Asciano Limited
- Company type: Public
- Traded as: ASX: AIO
- Industry: Transport, Logistics, Stevedoring and Rail transport
- Founded: 2007
- Defunct: 16 August 2016
- Fate: Split into separate companies as of 2016
- Successor: Pacific National Patrick Container Terminals Bulk & Automotive Port Services
- Headquarters: 476 St Kilda Road, Melbourne Australia
- Area served: Australia
- Key people: Malcolm Broomhead (Chairman) John Mullen (CEO)
- Subsidiaries: Pacific National Patrick Corporation
- Website: www.asciano.com.au

= Asciano Limited =

Former Australian logistics company

Asciano Limited was an Australian freight logistics company, operating in railway freight and shipping. Asciano was demerged from Toll Holdings in 2007, and owned Patrick Corporation and Pacific National as subsidiary companies. Asciano specialised in bulk and container shipping and transportation, with port and train operations across Australia. It had over 8,000 employees. It was an ASX 50 company.

In June 2015, Brookfield Infrastructure Partners launched a takeover offer for the company, and Qube Holdings later made a counter offer. The offers had attracted the attention of the Australian Competition & Consumer Commission, with both already owning transport and port operations in Australia.
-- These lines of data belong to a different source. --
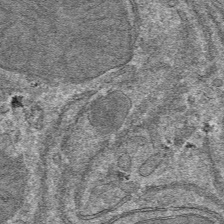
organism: Mouse
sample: Mouse hepatocytes
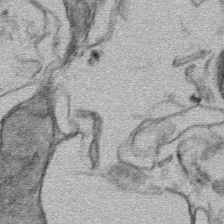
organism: Mouse
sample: Mouse hepatocytes
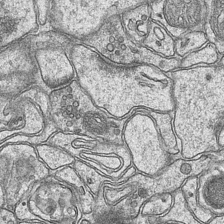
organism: Mouse
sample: CA1 Hippocampus
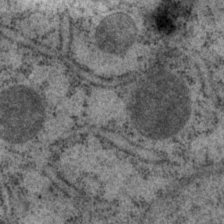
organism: P. pacificus
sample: Pharynx
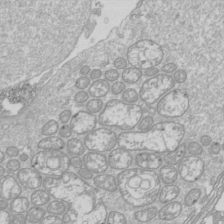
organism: Drosophila
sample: Cell division; meiosis; drosophila spermatocytes
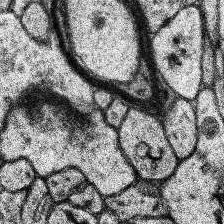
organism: Human
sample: Temporal Lobe
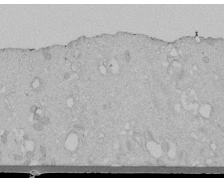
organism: Human
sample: Melanocyte Keratinocyte synapse skin construct
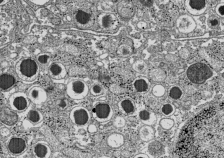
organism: C57BL Mouse
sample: Pancreatic islet
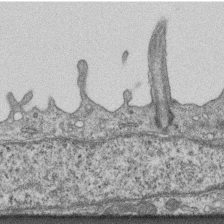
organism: Mouse
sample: Centriole in ependymal cells
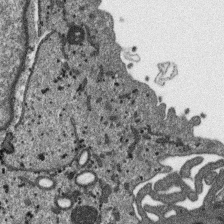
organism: Human
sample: Lung epithelial cells infected with SARS-CoV-2
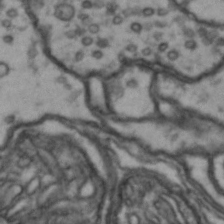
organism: Drosophila
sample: Brain
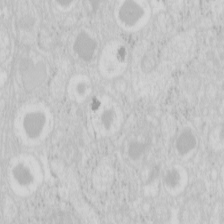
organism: Mouse
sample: Pancreas
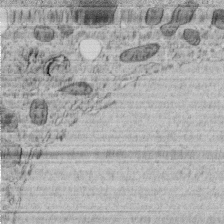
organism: C. elegans
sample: C. elegans embryo early stage
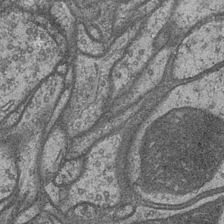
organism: Drosophila
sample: Optic medulla
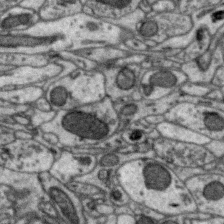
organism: Zebra finch
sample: Brain
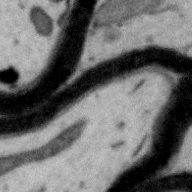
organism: Zebra finch
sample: Brain
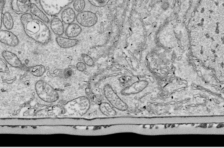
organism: Drosophila
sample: Cell division; meiosis; drosophila spermatocytes
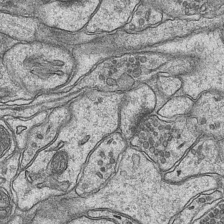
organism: Mouse
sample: CA1 Hippocampus
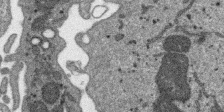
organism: Human
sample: Lung epithelial cells infected with SARS-CoV-2
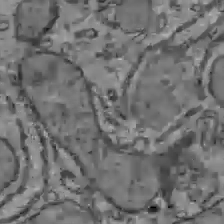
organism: C57BL Mouse
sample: Liver
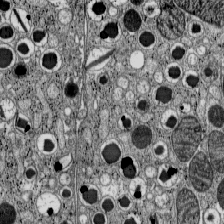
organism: C57BL Mouse
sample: Pancreatic islet
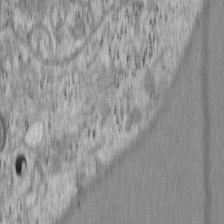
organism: Human
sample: HeLa cells
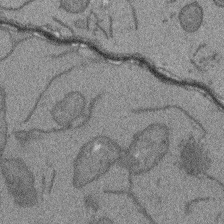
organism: Arabidopsis thaliana
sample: Root tip
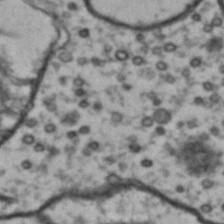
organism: Drosophila
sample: Brain
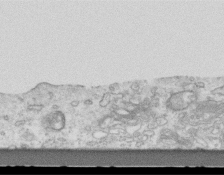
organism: Mouse
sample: Centriole in ependymal cells
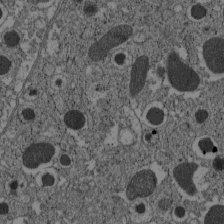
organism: C57BL Mouse
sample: Pancreatic islet
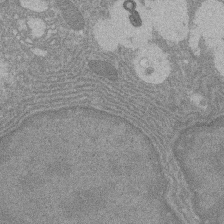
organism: Rat
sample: Salivary granule
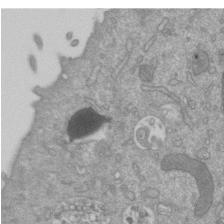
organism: Mouse
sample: ED-1 cell nuclei; centrioles
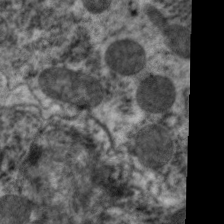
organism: C. elegans
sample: Pharynx
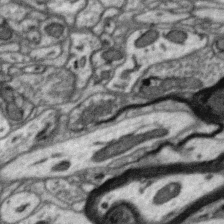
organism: Zebra finch
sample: Brain
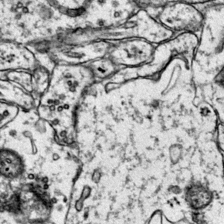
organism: Mouse
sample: Primary visual cortex
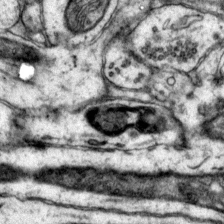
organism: Mouse
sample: Primary visual cortex
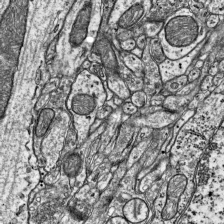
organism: Mouse
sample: Visual Cortex
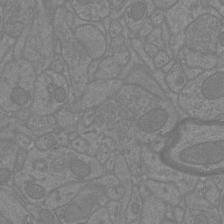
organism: Mouse
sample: Cortical neurons
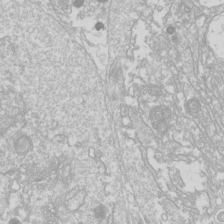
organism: Drosophila
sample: Cell division; meiosis; drosophila spermatocytes
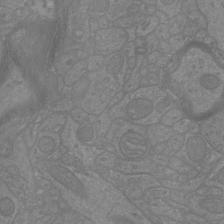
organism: Mouse
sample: Cortical neurons
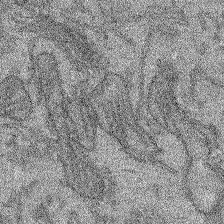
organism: Human
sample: HeLa cells
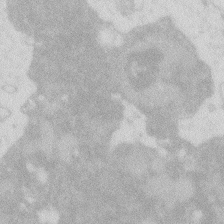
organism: Zebrafish
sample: Macrophage
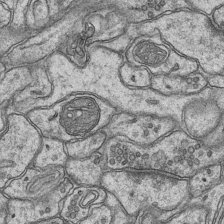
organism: Mouse
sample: CA1 Hippocampus
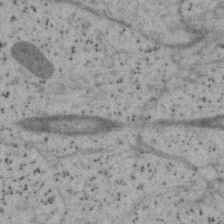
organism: Human
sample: HeLa cells
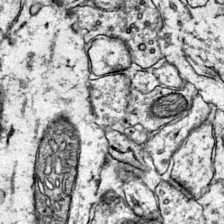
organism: Mouse
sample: Primary visual cortex
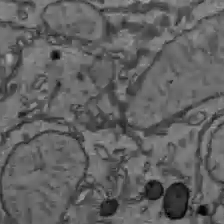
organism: C57BL Mouse
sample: Liver
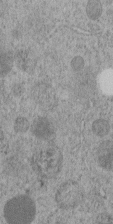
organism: C. elegans
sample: C. elegans embryo early stage
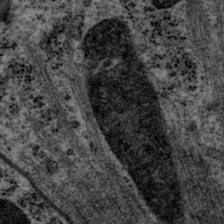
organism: P. pacificus
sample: Pharynx
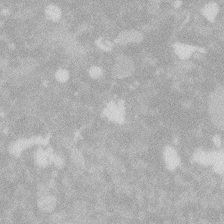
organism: Zebrafish
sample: Macrophage
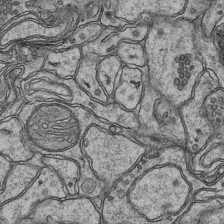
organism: Mouse
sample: CA1 Hippocampus
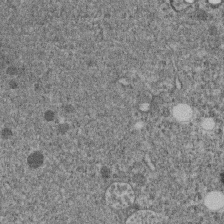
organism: C. elegans
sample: C. elegans embryo early stage
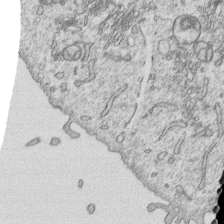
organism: Human
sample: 1205lu cells
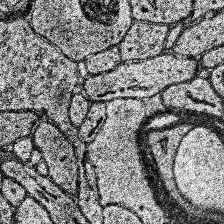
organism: Human
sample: Temporal Lobe
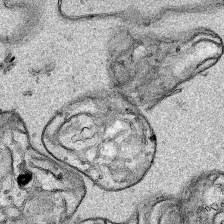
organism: Human
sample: Mitochondria in HCT116 cells
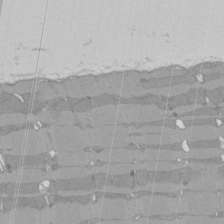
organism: Rat
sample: Left ventricle
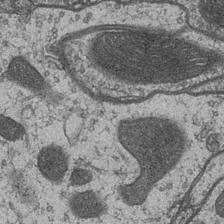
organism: Drosophila
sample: Optic medulla

On 3 June 2016, shareholders of Asciano voted in favour of the takeover bid with the Foreign Investment Review Board announcing that it had no objections for the offer on 27 July 2016. The scheme implementation date was set on 19 August 2016 where payment of the Scheme consideration took place and the transaction was to be completed. After this date the assets of Asciano were to be divided as below.
- Asciano, including the Pacific National business became owned by Australian Logistics Acquisition Investments Pty Limited, a consortium of Global Infrastructure Partners, CPP Investment Board, China Investment Corporation, GIC and British Columbia Investment Management Corporation. The transfer was completed on 19 August 2016.
- The Patrick Container Terminals business became owned by the Ports HoldCo joint venture which is controlled by Brookfield Infrastructure Partners, GIC, British Columbia Investment Management Corporation, Qatar Investment Authority, and Qube Holdings.
- The Patrick Bulk and Automotive Port Services business became owned by Brookfield Infrastructure Partners, GIC, British Columbia Investment Management Corporation, and Qatar Investment Authority, changing its name to Linx Cargo Care Group.